The people of India are eagerly awaiting the Budget today with high hopes for tax relief. Below are some of the key expectations

Higher tax breaks

The basic exemption limit for individuals and HUF was last increased in FY 2014-15. Considering the rising cost of living, there is expectation that the basic exemption limit will be increased from ₹250,000 to at least ₹300,000.

Further, the age limit prescribed for very senior citizens is now 80 years — this should be brought down to 70 years. Also, the income exemption limit in their case can be increased to ₹700,000 from the ₹500,000 currently.

Similarly, the exemption limit for medical re-imbursement for salaried employees is currently limited to ₹15,000 per annum.
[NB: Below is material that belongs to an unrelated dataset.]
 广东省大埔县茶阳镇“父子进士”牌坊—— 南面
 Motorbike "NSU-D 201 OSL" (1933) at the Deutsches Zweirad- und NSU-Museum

To provide genuine relief, the exemption limit for this re-imbursement may should be increased to ₹50,000.

Also, considering the increasing cost of medical treatments , an increase in the deduction limit under Section 80 D (medical insurance premium) from 25,000 to 35,000 seems due.

The deduction of interest on housing loan is currently ₹2 lakh for a self-occupied property. This seems low given high property prices, interest rates and tenure of repayment. There is hope that this limit will be raised.

Section 80C rejig

The current deduction under Section 80C of the Income Tax Act includes both investment avenues (such as contribution to provident fund and fixed deposit) and expenditure avenues (such as repayment of the housing loan, tuition fees). This does not incentivise individual taxpayers to make investments beyond the specified limit. To channelise savings into investments, the government should consider the structuring of deduction under Section 80C to allow only investments made during the year.
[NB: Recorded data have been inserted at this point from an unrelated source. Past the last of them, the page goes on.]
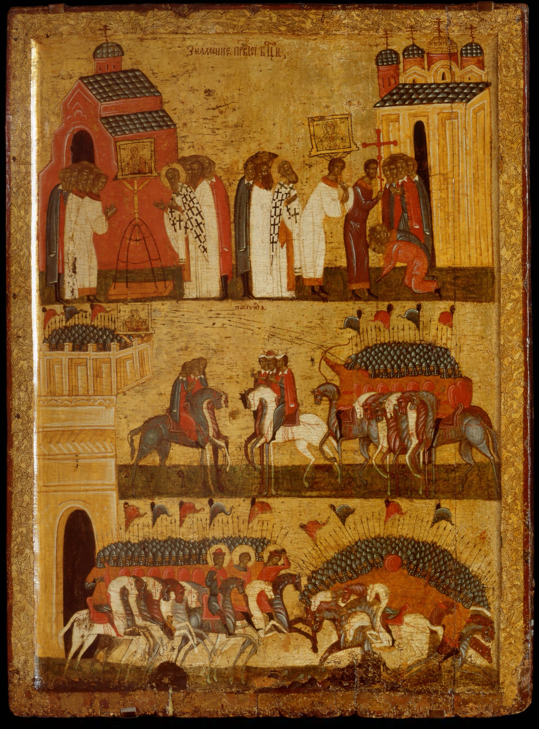 Битва новгородцев с суздальцами (Чудо от иконы "Знамение"). Новгород, середина XV века. Дерево, темпера. 133x90. Государственная Третьяковская галерея. В основе сюжета иконы лежит действительное историческое событие. В 1169 году войска суздальского князя Мстислава Андреевича, сына Андрея Боголюбского, осадили Новгород, но не смогли взять его, благодаря чуду от новгородской святыни – иконы «Богоматерь Знамение». На иконе последовательно раскрывается это событие. В верхнем регистре – новгородцы молятся перед иконой «Богоматерь Знамение» у церкви Спаса на торговой стороне, затем переносят ее в детинец к собору Святой Софии. В среднем регистре – послы ведут переговоры и одновременно начинаются военные действия, суздальцы мечут стрелы в икону «Богоматерь Знамение». Икона, стоящая на башне, заслоняет собой новгородцев и ослепляет врагов. В нижнем регистре изображено выступающее из крепостных ворот новгородское войско, которое возглавляют святые воины Георгий, Борис и Глеб. Справа – разбитое смятенное войско суздальцев. «Знамение от иконы Богородицы (Битва новгородцев с суздальцами)» – яркий, характерный пример новгородской иконописи эпохи расцвета. В ней воплощена мощная духовная энергия; композиция отличается ясностью, выверенностью и четкостью построения; цветовая гамма с преобладанием киновари глубоко самобытна.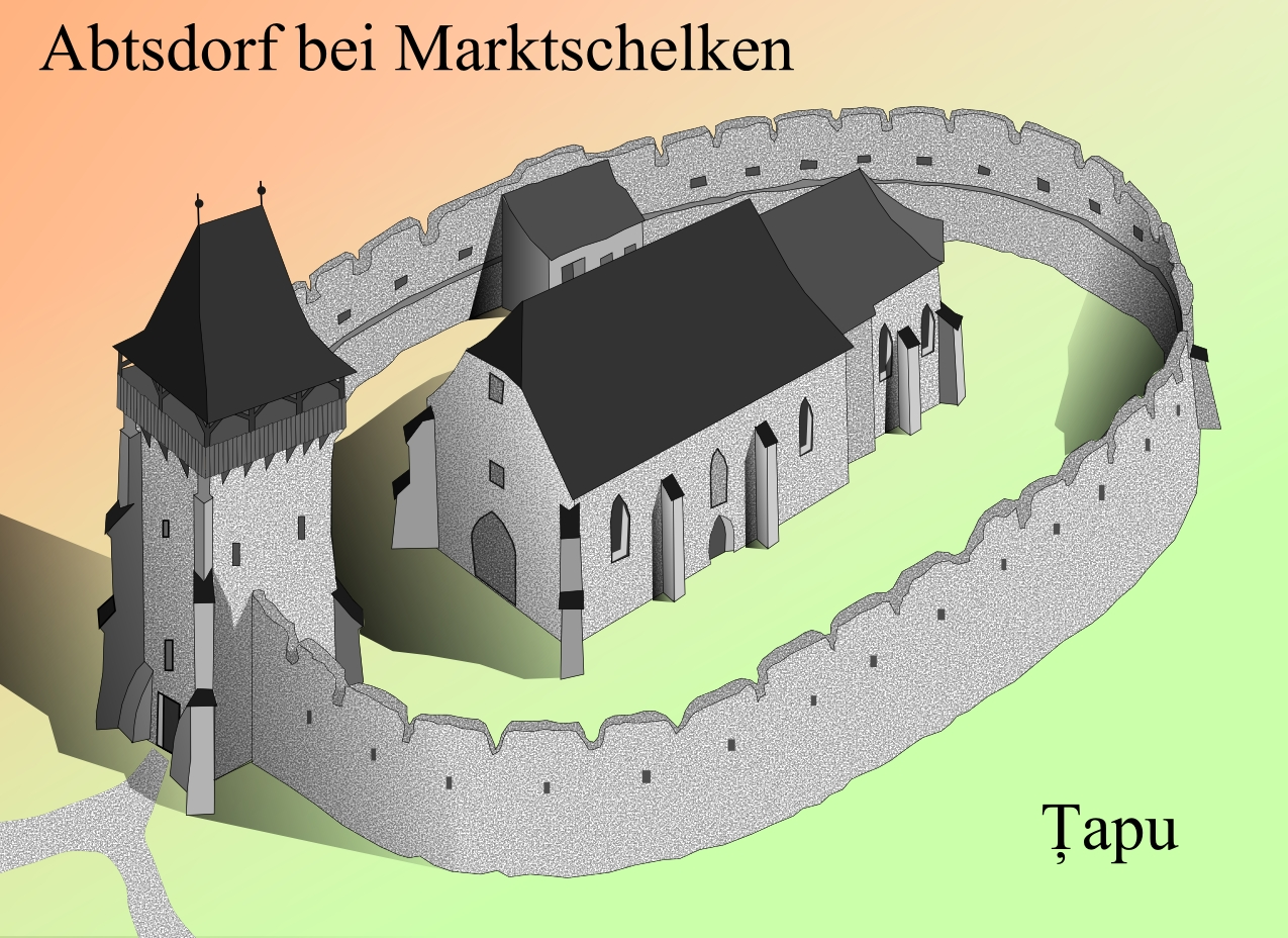 Biserica fortificata din Tapu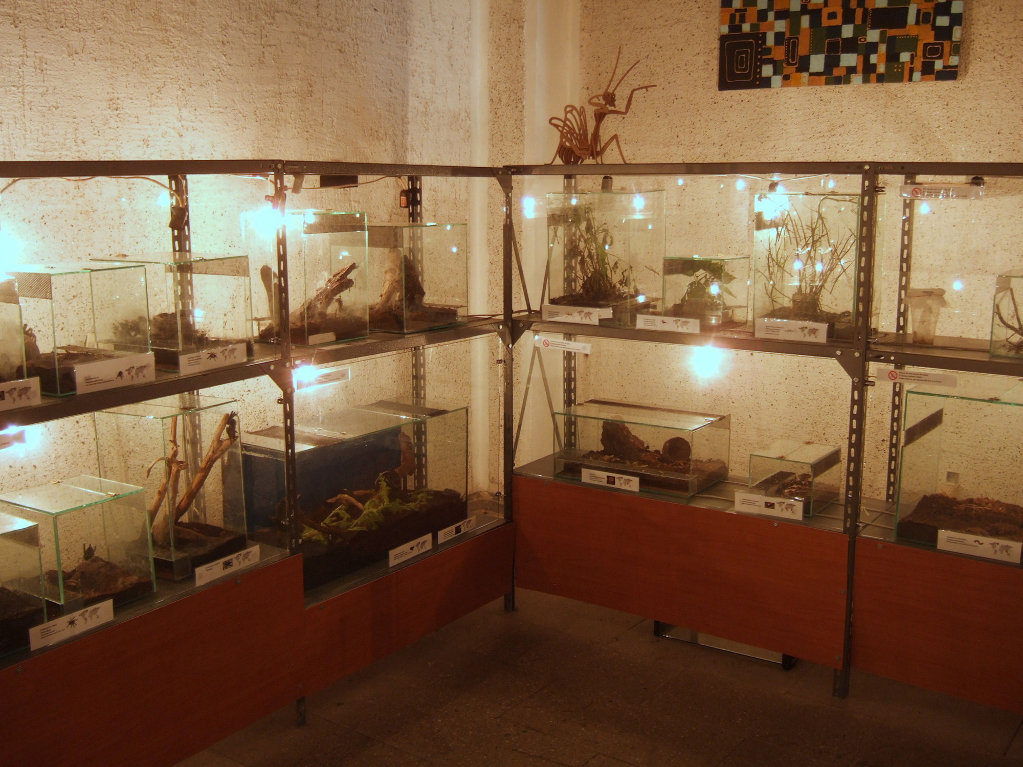 Palangos insektariumas

Also, with the last change made two years back, there is hope that the limit would be increased from ₹1.5 lakh to 2.5 lakh, if not to ₹3 lakh, as was proposed in the Direct Taxes Code.

In addition, a separate section should be carved out to allow deduction for expenditure made during the year (which currently forms part of Section 80C).

The government should also think of re-introducing deduction for investment in infrastructure bonds, especially with focus on infrastructural development. The deduction for subscription towards notified long-term infrastructure bonds, which was earlier limited to 20,000 before its withdrawal, needs to be enhanced to 50,000.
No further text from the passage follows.